SUMMARY
The severe acute respiratory syndrome coronavirus 2 (SARS-CoV-2) is a currently uncontrolled pandemic and the etiological agent of coronavirus disease 2019 (COVID-19). It is important to study the host range of SARS-CoV-2 because some domestic species might harbor the virus and transmit it back to humans. In addition, insight into the ability of SARS-CoV-2 and SARS-like viruses to utilize animal orthologs of the SARS-CoV-2 receptor ACE2 might provide structural insight into improving ACE2-based viral entry inhibitors. Here we show that ACE2 orthologs of a wide range of domestic and wild animals support entry of SARS-CoV-2, as well as that of SARS-CoV-1, bat coronavirus RaTG13, and a coronavirus isolated from pangolins. Some of these species, including camels, cattle, horses, goats, sheep, pigs, cats, and rabbits may serve as potential intermediate hosts for new human transmission, and rabbits in particular may serve as a useful experimental model of COVID-19. We show that SARS-CoV-2 and SARS-CoV-1 entry could be potently blocked by recombinant IgG Fc-fusion proteins of viral spike protein receptor-binding domains (RBD-Fc) and soluble ACE2 (ACE2-Fc).
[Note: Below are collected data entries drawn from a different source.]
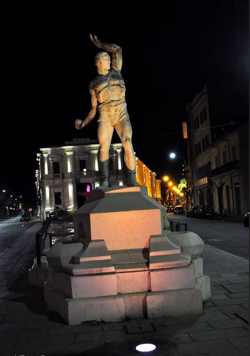 Prospettiva frontale del monumento del Balilla nel centro storico di Cosenza
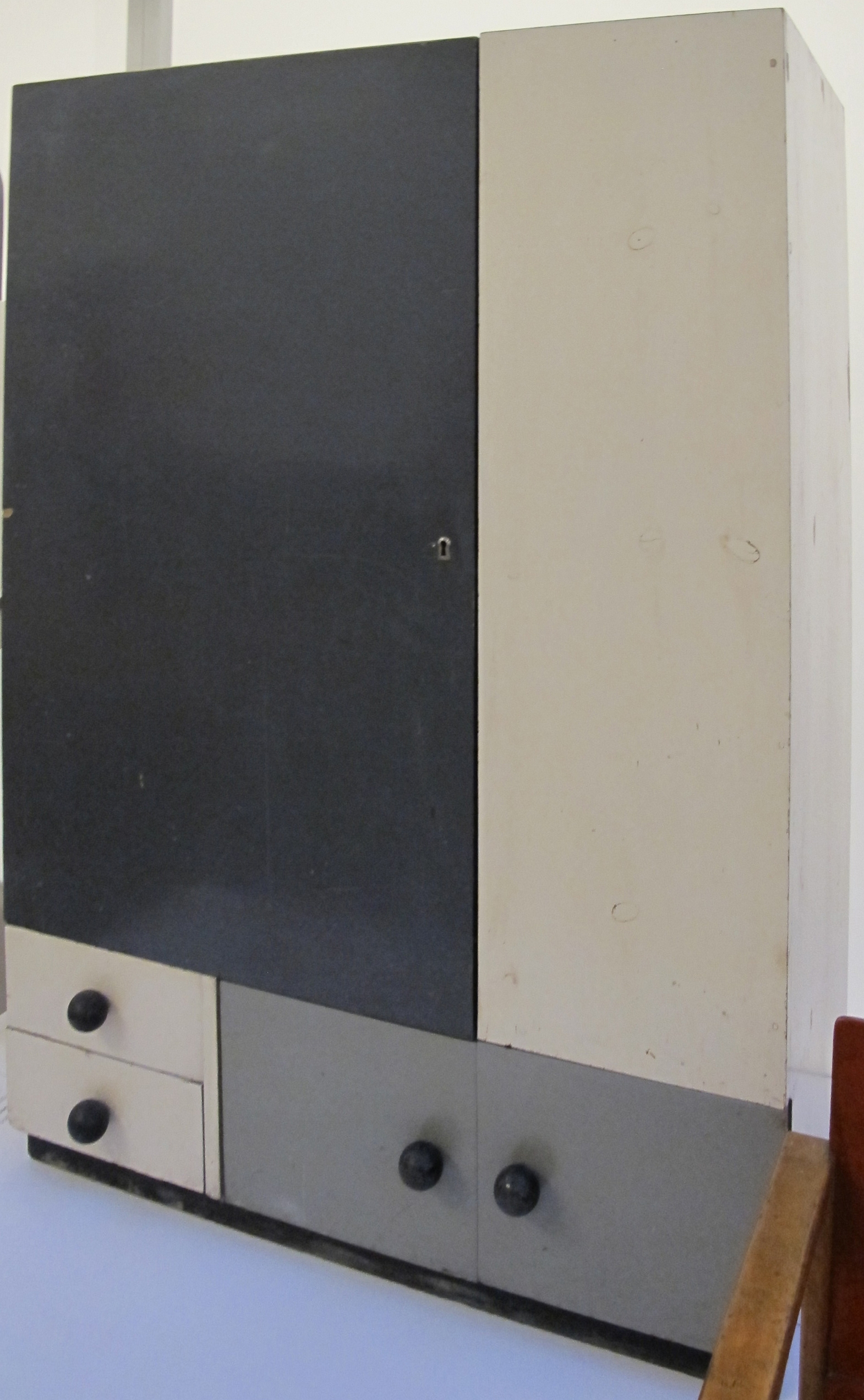 Katt both, armadio per bambini, 1927
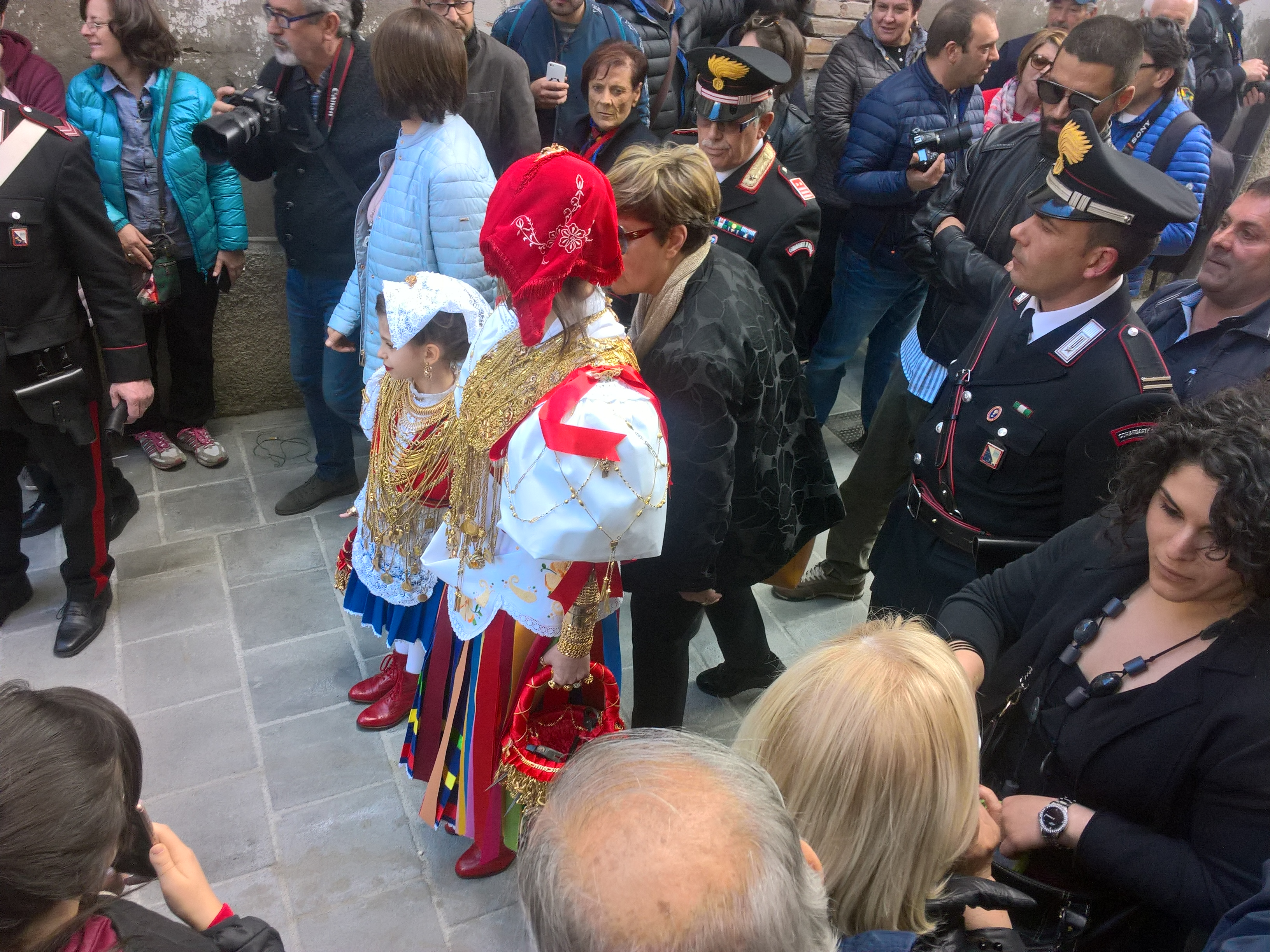 Zingara e Zingarella - Secondo la tradizione paesana, sia quella che fornì i chiodi rudemente forgiati, con i quali avvenne la crocifissione.
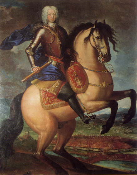 Equestrian portrait of Charles Emmanuel III of Sardinia (1701-1773)label QS:Len,"Equestrian portrait of Charles Emmanuel III of Sardinia (1701-1773)" label QS:Lhu,"III. Károly Emánuel szárd–piemonti király, született Torinóban, 1701. április 27., meghalt Torinó, 1773. február 20.. 1730-1773 között Szárd-piemonti király, Savoya hercege, Piemont hercege. Szülei: II. Viktor Amadé szárd–piemonti király (1666-1732) és Anna Mária orléans-i hercegnő (1669-1728)." label QS:Lit,"Ritratto di Carlo Emanuele III di Savoia, re di Sardegna, con sullo sfondo la città di Torino (Regione Piemonte, in deposito presso la Reggia di Venaria Reale"
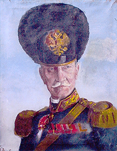 Portræt af Paul Goudime-Levkowitch, malet af Preben Kannik, Tøjhusmuseet
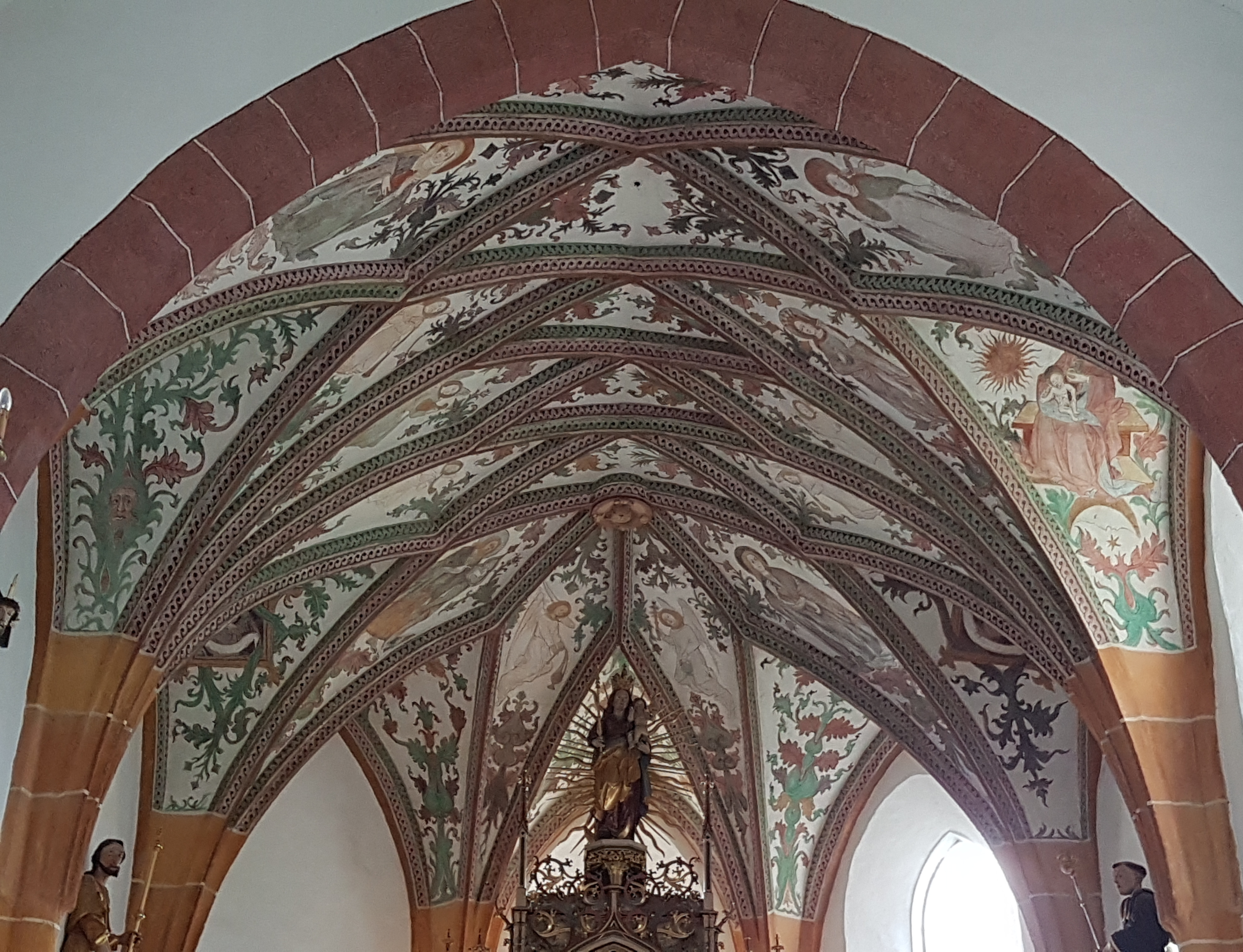 Kath. Filialkirche hl. Johannes der Täufer und ehem. Friedhof
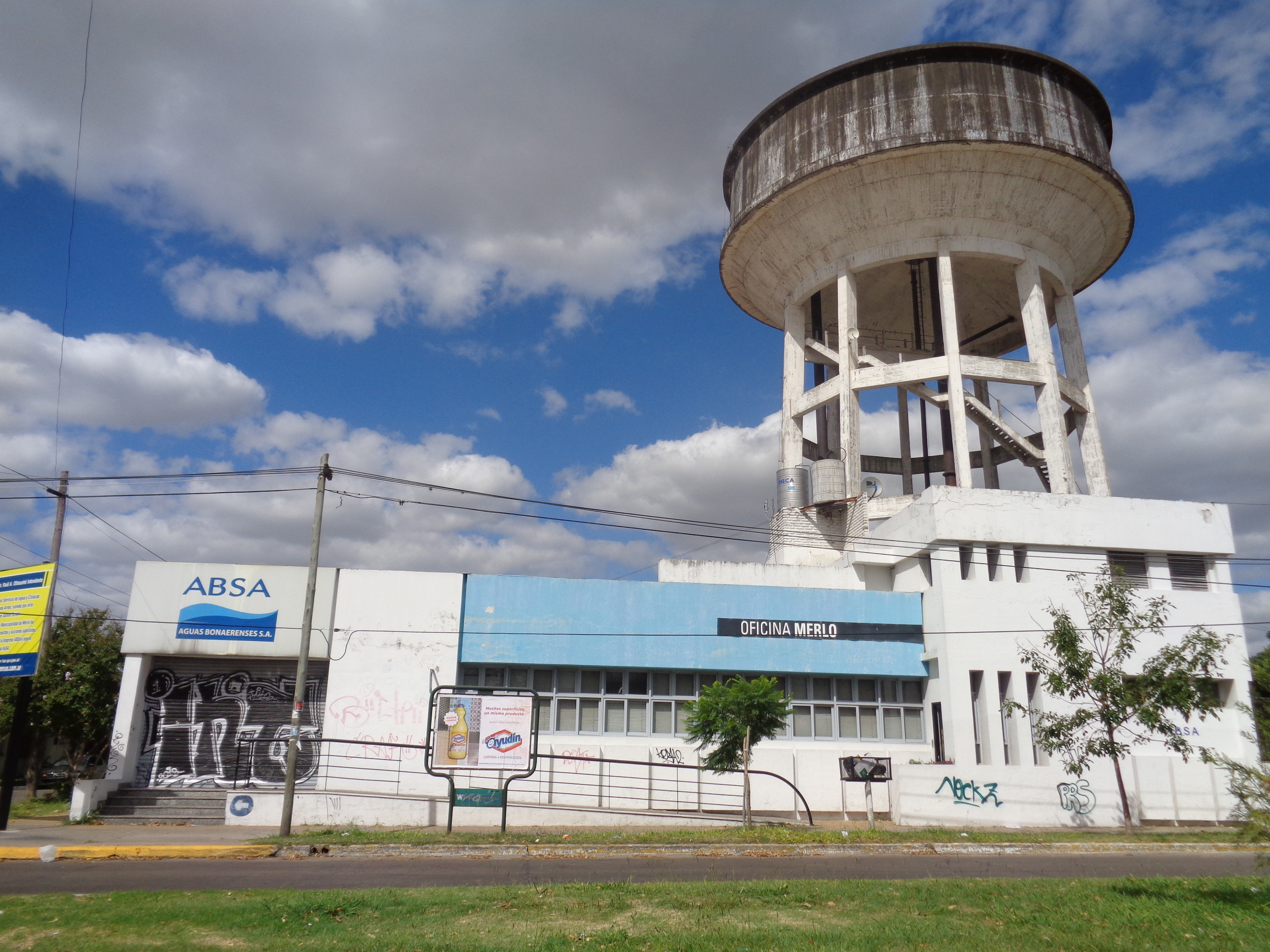 Edificio donde se ubica las oficinas de la empresa provincial: ABSA (Aguas Bonaerenses Sociedad Anónima) en el partido de Merlo.
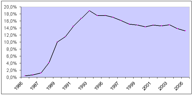 Grafische Darstellung der Marktanteile von RTL 1985-2005
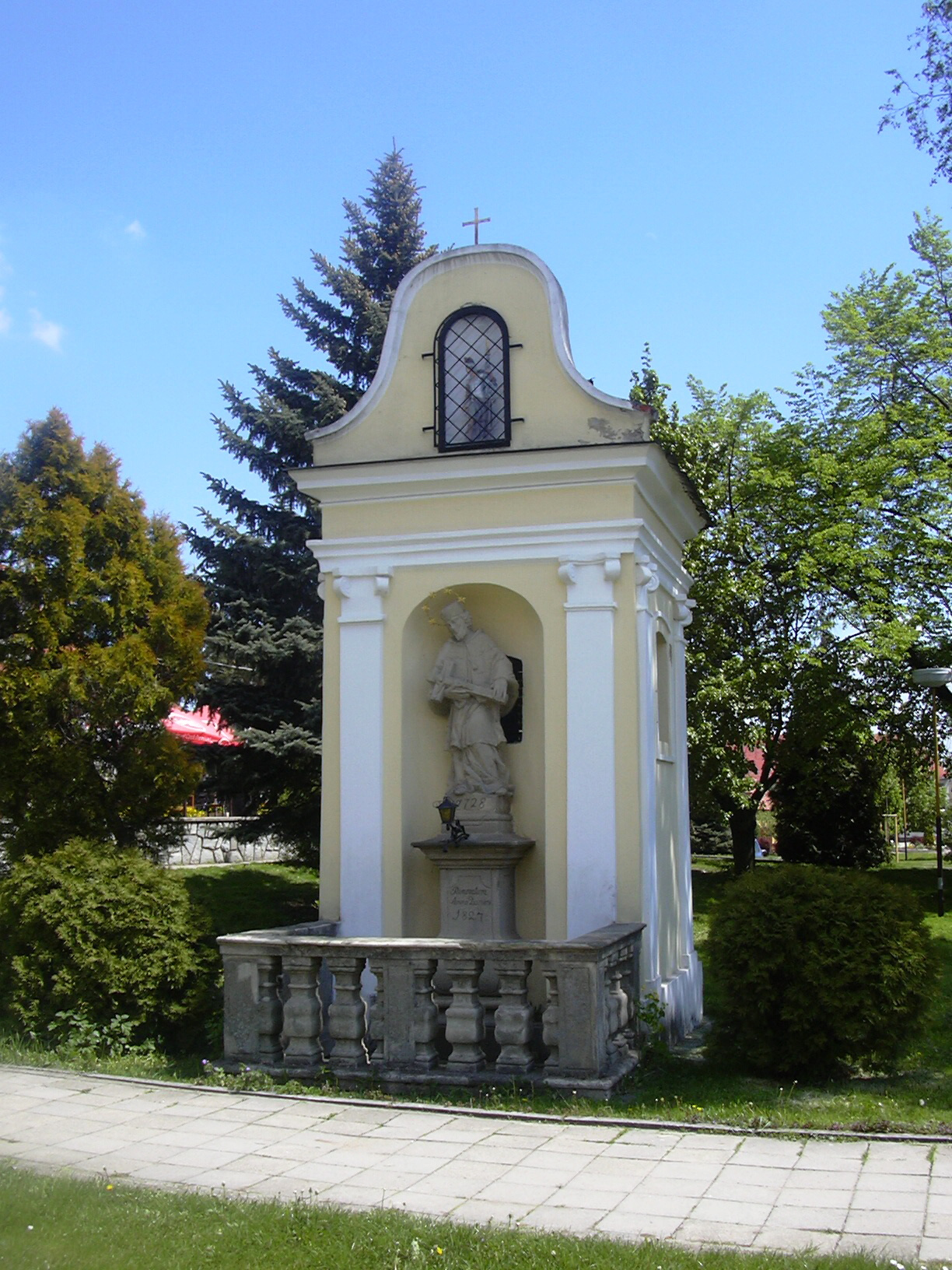 Zvonice se soškou sv. Jana Nepomuckého a sv. Floriana(Vyškov District, Czech Republic)
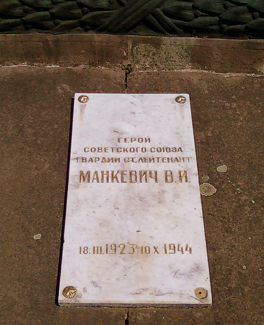 Место захоронения Героя Советского Союза Валентина Ипполитовича Манкевича (1923-1944) на Холме Славы во Львове
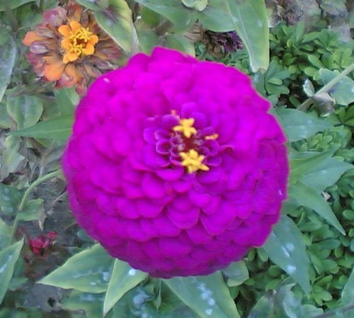 Mor renkte sarı polenli bir çiçek.
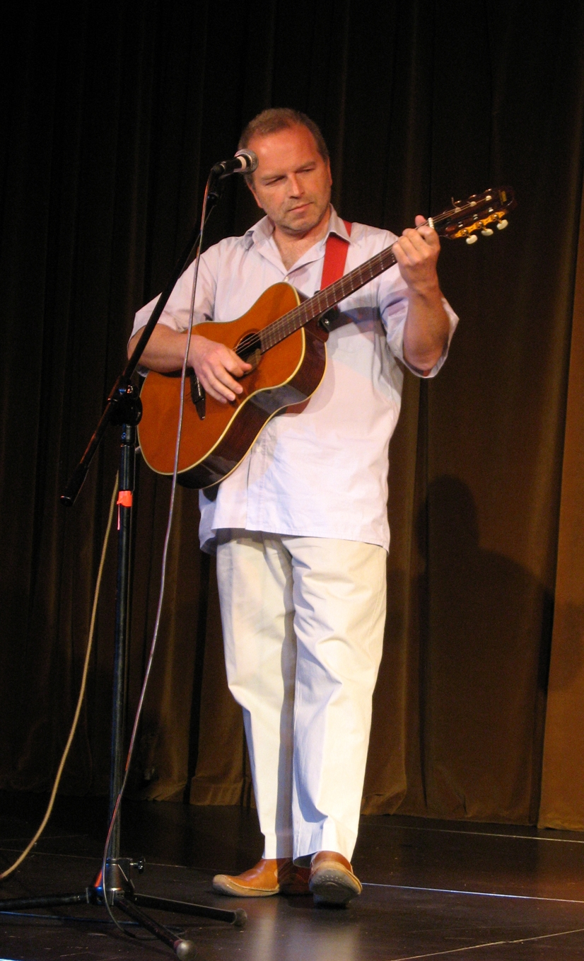 Warszawska Palma 2008 - Piotr Bakal
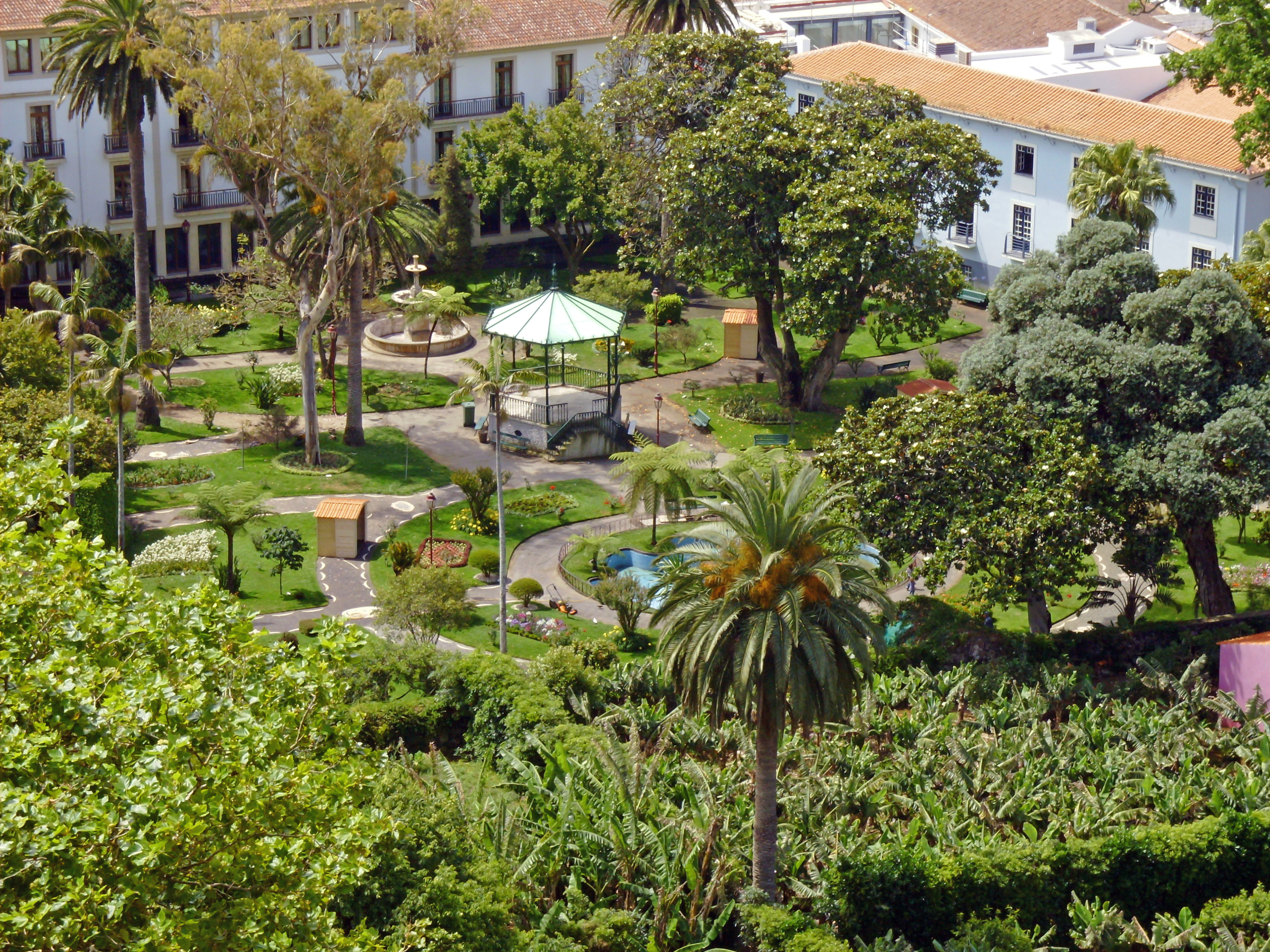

Moreover, an ACE2-Fc variant, which carries a D30E mutation and has ACE2 truncated at its residue 740 but not 615, outperforms all the other ACE2-Fc variants on blocking entry of both viruses. Our data suggest that RBD-Fc and ACE2-Fc could be used to treat and prevent infection of SARS-CoV-2 and any new viral variants that emerge over the course of the pandemic.
Competing Interest Statement
The authors have declared no competing interest.